Je suis faché, mon cher Mons r , de n’avoir pas gardé une copie des mémoires que Mons r Groulart eut la bonté de me communiquer [1] ; mais vous aviez pris la peine de m’envoyer une copie si bien écrite, retenant par devers vous l’original de Mons r Groulart, que j’envoiai à Paris votre ecriture ; j’en suis bien faché, et pour bien de raisons, premierement et principalement à cause que je ne puis satisfaire le desir qu’a votre illustre patron [2] de revoir cela, secondement parceque cette édition de Paris [3] à laquelle tant de gens travailloient disoit-on et où je devois aussi fournir ma petite pite*, est demeurée là, car je ne vois pas qu’elle soit encore commencée, et depuis que j’ai formé moi même un dessein, j’ai fait savoir au sieur Thierri [4] qu’il ne comptât plus sur moi. Il y a peut être trois mois qu’il me fit prier de lui envoier ce que j’avois de prêt pour lui, disant qu’enfin il alloit songer tout de bon à sa nouvelle édition de Moreri.
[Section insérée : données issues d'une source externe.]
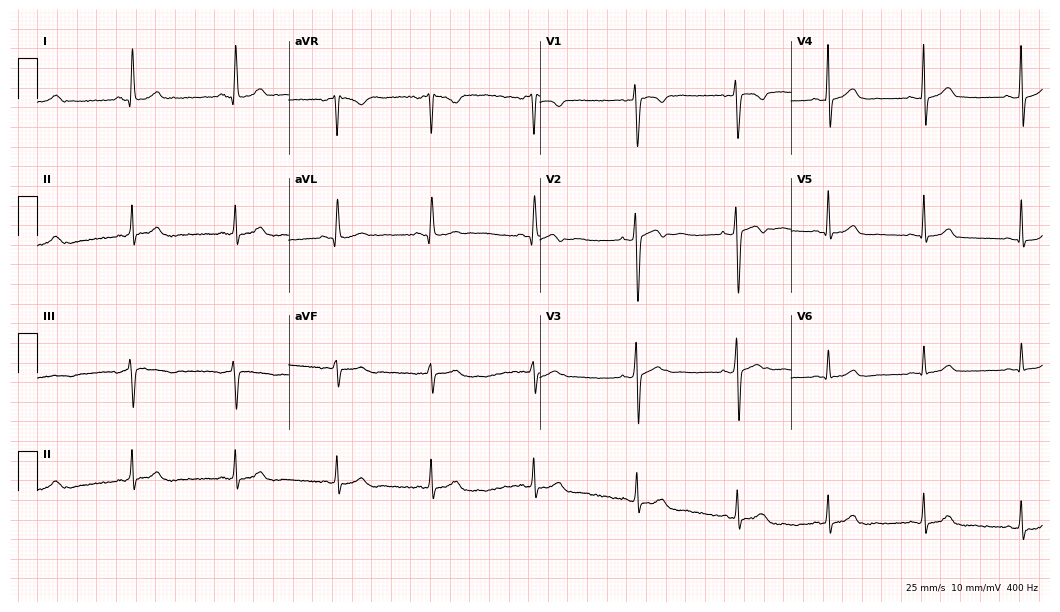
12-lead ECG from a woman, 27 years old (10.2-second recording at 400 Hz). Recorded interpretation: within normal limits.
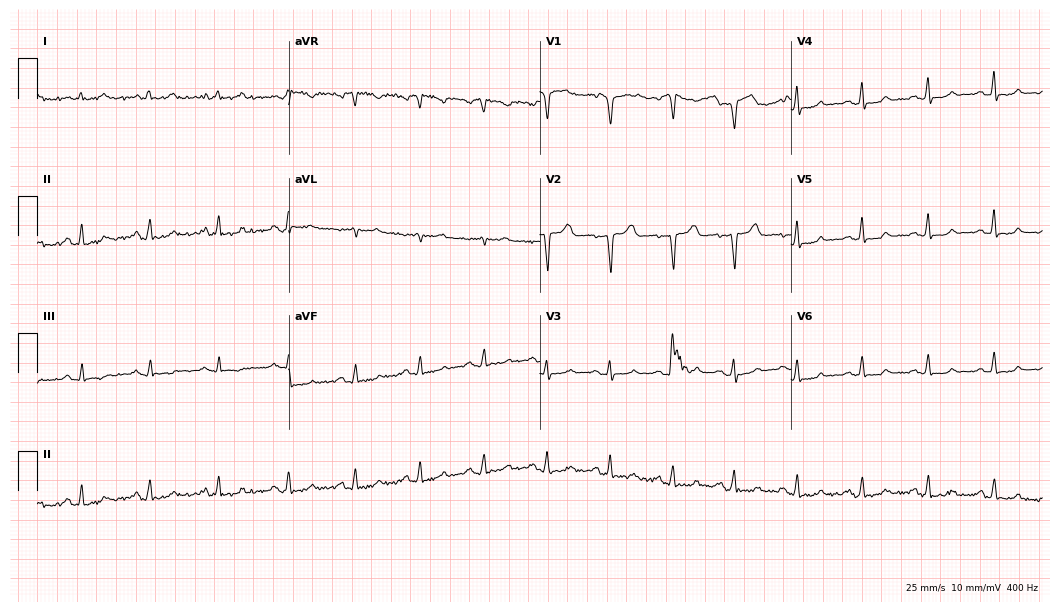
Standard 12-lead ECG recorded from a 37-year-old female (10.2-second recording at 400 Hz). None of these six findings is recorded: first-degree AV block, right bundle branch block (RBBB), left bundle branch block (LBBB), sinus bradycardia, atrial fibrillation (AF), sinus tachycardia.

Je lui envoiai • quelques morceaux de papier contenant la correction de quelques menues fautes, et lui dis que j’en avois encore quelques autres morceaux que je lui enverrais, mais que depuis quelque tems je travaillois à un dictionaire d’une autre nature qui m’occupoit tout entier. On vous a dit vrai en vous disant que l’on rimprime Moreri en ce pays [5]. Ainsi Monsieur Groulart a une belle occasion de communiquer ses mémoires touchant la ville de Maestrecht [6]. Je voudrois de tout mon cœur, afin de lui epargner la peine de les dresser de nouveau, avoir gardé la copie que vous eutes la bonté d’en faire en beaux caracteres très-lisibles ; et si beaux que cela m’empêcha de les copier, car je croiois qu’on ne pourroit rien faire de plus à propos, que de mettre entre les mains des imprimeurs votre ecriture, et j’esperois alors qu’on verroit bien tôt imprimé ce que j’envoiois de manuscrit au sieur Thierry [7] : / mais puis qu’il a eté si lent, il merite d’en être puni par l’envoi que Mons r Groulart fera des mêmes memoires à ceux qui contrefont* en ce pays et qui corrigent Moreri. Pour moi j’avoue que je parlerai de quelques villes et nommément de Maestrecht [8], mais cela ne doit pas empêcher qu’on ne fasse insérer lesdits memoires dans l’édition de Moreri qui se fait actuellement, veu qu’elle sera beaucoup plutôt achevée que celle de mon Diction[n]aire critique. J’asseure Mons r Groulart de mes très-humbles respects.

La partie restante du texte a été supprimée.